Reconstruction of perceptual experiences from brain activity offers a unique window into how population neural responses represent sensory information. Although decoding visual content from functional MRI (fMRI) has seen significant success, reconstructing arbitrary sounds remains challenging due to the fine temporal structure of auditory signals and the coarse temporal resolution of fMRI. Drawing on the hierarchical auditory features of deep neural networks (DNNs) with progressively larger time windows and their neural activity correspondence, we introduce a method for sound reconstruction that integrates brain decoding of DNN features and an audio-generative model.
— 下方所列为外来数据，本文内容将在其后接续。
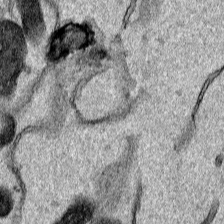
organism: Human
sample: Mitochondria in HCT116 cells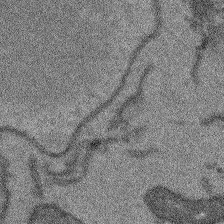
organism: Arabidopsis thaliana
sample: Root tip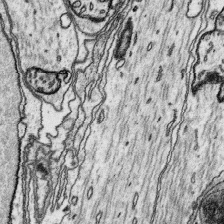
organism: Platynereis dumerilii
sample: Parapodia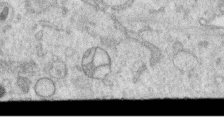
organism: Human
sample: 1205lu cells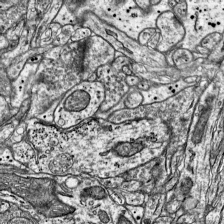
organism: Mouse
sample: Visual Cortex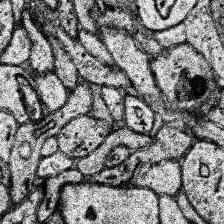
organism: Human
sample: Temporal Lobe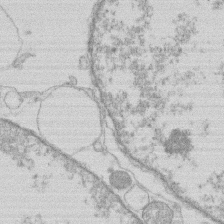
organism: Human
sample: Macrophage cells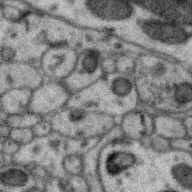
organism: Zebra finch
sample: Brain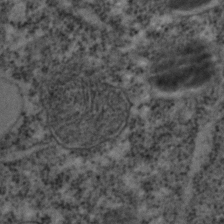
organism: C. elegans
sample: C. elegans embryo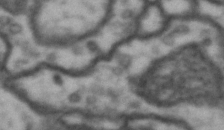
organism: Drosophila
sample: Brain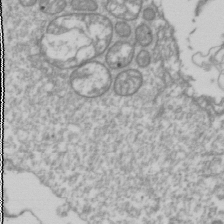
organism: Drosophila
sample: Cell division; meiosis; drosophila spermatocytes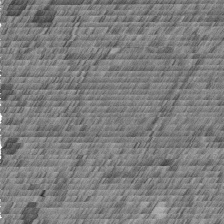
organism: C. elegans
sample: C. elegans embryo early stage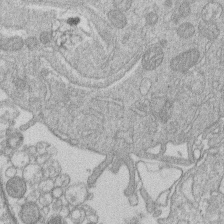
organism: Human
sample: Macrophage cells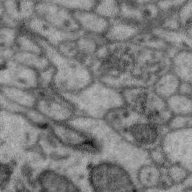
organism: Zebra finch
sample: Brain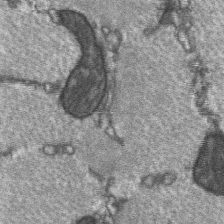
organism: C57BL Mouse
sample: Soleus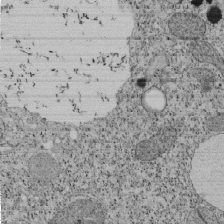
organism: Tetrahymena
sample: Cilia in tetrahymena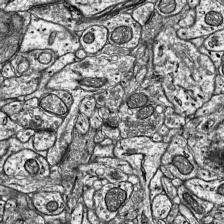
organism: Mouse
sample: Visual Cortex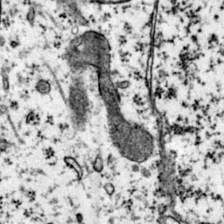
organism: Mouse
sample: Primary visual cortex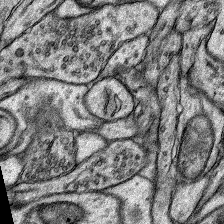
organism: Rat
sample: Hippocampus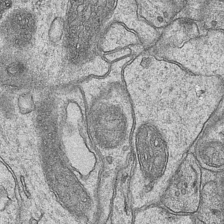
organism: Mouse
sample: CA1 Hippocampus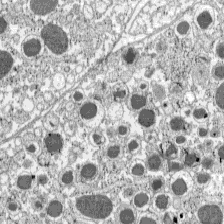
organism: C57BL Mouse
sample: Pancreatic islet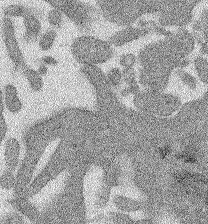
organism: Human
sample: HeLa cells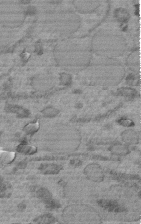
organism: C. elegans
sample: C. elegans embryo early stage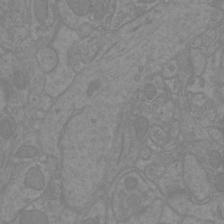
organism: Mouse
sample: Cortical neurons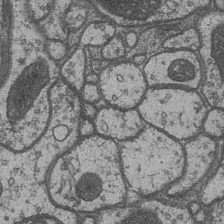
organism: Drosophila
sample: Optic medulla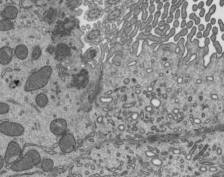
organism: Mouse
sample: Mouse epididymis efferent ductule cilia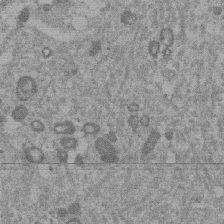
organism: Mouse
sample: Dividing mouse embryo 1 cell stage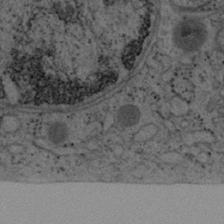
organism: Human
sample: HeLa cells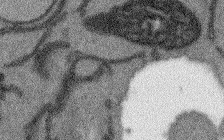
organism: Arabidopsis thaliana
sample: Root tip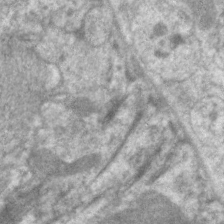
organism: C. elegans
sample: Pharynx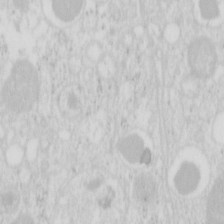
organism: Mouse
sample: Pancreas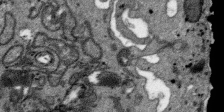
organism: Human
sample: Lung epithelial cells, uninfected (mock) control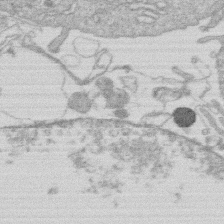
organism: Human
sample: Macrophage cells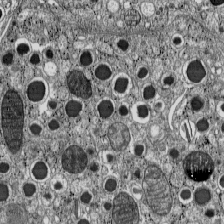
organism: C57BL Mouse
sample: Pancreatic islet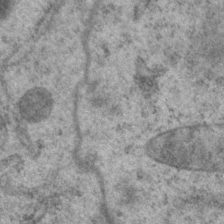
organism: P. pacificus
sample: Pharynx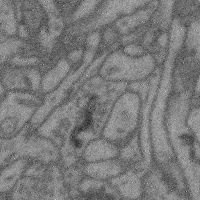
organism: Mouse
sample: Cerebral cortex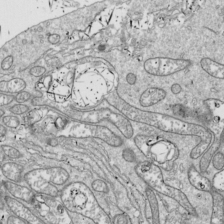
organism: Drosophila
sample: Cell division; meiosis; drosophila spermatocytes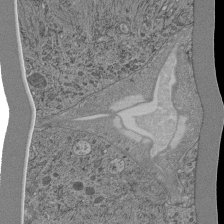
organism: C. elegans
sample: C. elegans pharynx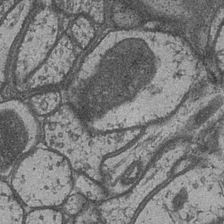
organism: Drosophila
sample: Optic medulla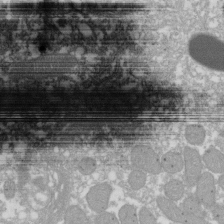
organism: Xenopus
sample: Cilia; centrioles in frog embryo cells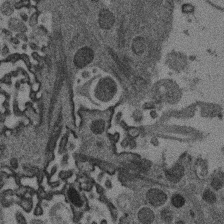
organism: Mouse
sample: Dividing mouse embryo 1 cell stage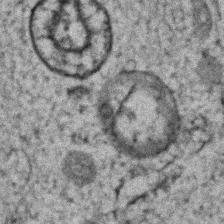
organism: Zebrafish
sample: Zebrafish embryo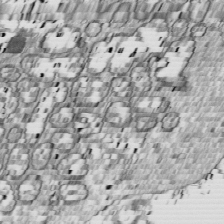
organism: Drosophila
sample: Cell division; meiosis; drosophila spermatocytes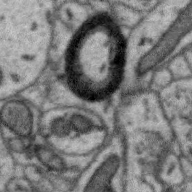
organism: Zebra finch
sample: Brain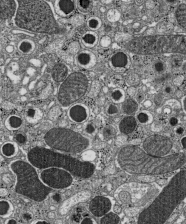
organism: C57BL Mouse
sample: Pancreatic islet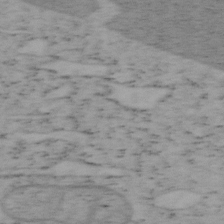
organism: Mouse
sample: OT-I killer T cells with ID8 ovarian cancer cells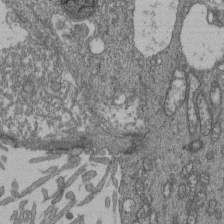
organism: Human
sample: Retinal organoid Rod and Cone cells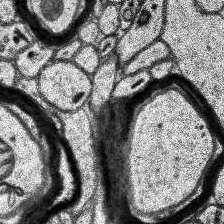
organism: Human
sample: Temporal Lobe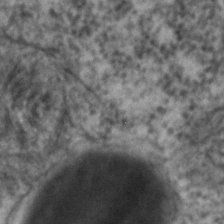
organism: C. elegans
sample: C. elegans embryo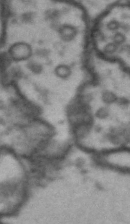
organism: Drosophila
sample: Brain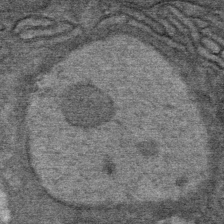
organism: Mouse
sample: Mouse Salivary gland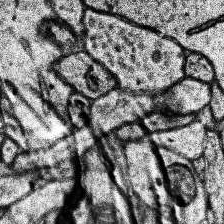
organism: Human
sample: Temporal Lobe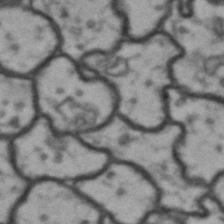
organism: Drosophila
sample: Brain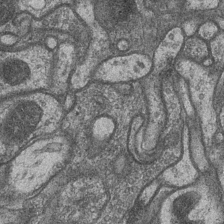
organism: Drosophila
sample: Optic medulla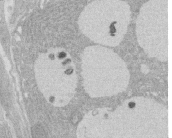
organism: Rat
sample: Salivary granule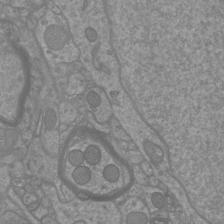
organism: Mouse
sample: Cortical neurons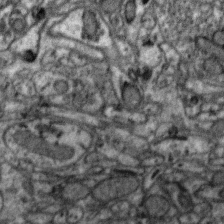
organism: Zebra finch
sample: Brain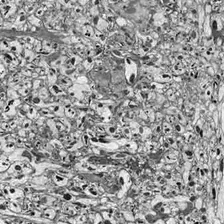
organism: Drosophila
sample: Optic lobe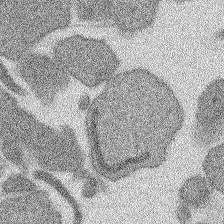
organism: Human
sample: HeLa cells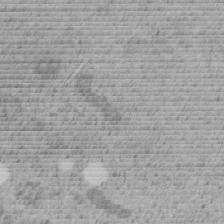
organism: C. elegans
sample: C. elegans embryo early stage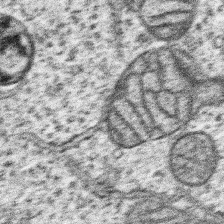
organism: Human
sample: HeLa cells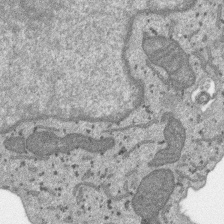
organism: Human
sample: Lung epithelial cells infected with SARS-CoV-2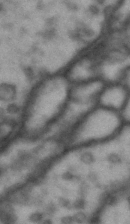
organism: Drosophila
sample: Brain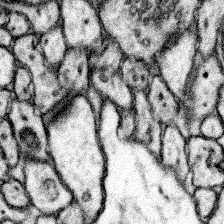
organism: Mouse
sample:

DNN features decoded from auditory cortical activity outperformed spectrotemporal and modulation-based features, enabling perceptually plausible reconstructions across diverse sound categories. Behavioral evaluations and objective measures confirmed that these reconstructions preserved short-term spectral and perceptual properties, capturing the characteristic timbre of speech, animal calls, and musical instruments, while the reconstructed sounds did not reproduce longer temporal sequences with fidelity. Leave-category-out analyses indicated that the method generalizes across sound categories. Reconstructions at higher DNN layers and from early auditory regions revealed distinct contributions to decoding performance. Applying the model to a selective auditory attention ("cocktail party") task further showed that reconstructions reflected the attended sound more strongly than the unattended one in some of the subjects. Despite its inability to reconstruct exact temporal sequences, which may reflect the limited temporal resolution of fMRI, our framework demonstrates the feasibility of mapping brain activity to auditory experiences-a step toward more comprehensive understanding and reconstruction of internal auditory representations.

利用深度神经网络表征,可以从人类神经成像数据重构自然声音。
从大脑活动中重建感知经验提供了一个独特的窗口,了解群体神经反应如何代表感觉信息。尽管从功能性磁共振成像(fMRI)解码视觉内容已经取得了重大成功,但由于听觉信号的精细时间结构和fMRI的粗时间分辨率,重建任意声音仍然具有挑战性。利用时间窗逐渐增大的深度神经网络(DNN)的层次听觉特征及其神经活动对应关系,我们引入了一种声音重建方法,该方法将DNN特征的大脑解码与音频生成模型相结合。从听觉皮层活动解码的DNN特征优于光谱时间和基于调制的特征,能够在不同的声音类别中实现感知上合理的重建。行为评估和客观测量证实,这些重建保留了短期频谱和感知特性,捕获了语音、动物叫声和乐器的特征音色,而重建的声音无法再现更长的时间序列。留类分析表明,该方法可以推广到不同的声音类别。在较高级DNN层和早期听觉区域的重建显示出对解码性能的不同贡献。将该模型应用于选择性听觉注意(“鸡尾酒会”)任务进一步表明,在一些受试者中,被注意的声音比未被注意的声音更能反映被注意的声音。尽管它无法重建精确的时间序列,这可能反映了fMRI有限的时间分辨率,但我们的框架证明了将大脑活动映射到听觉体验的可行性,这是迈向更全面理解和重建内部听觉表征的一步。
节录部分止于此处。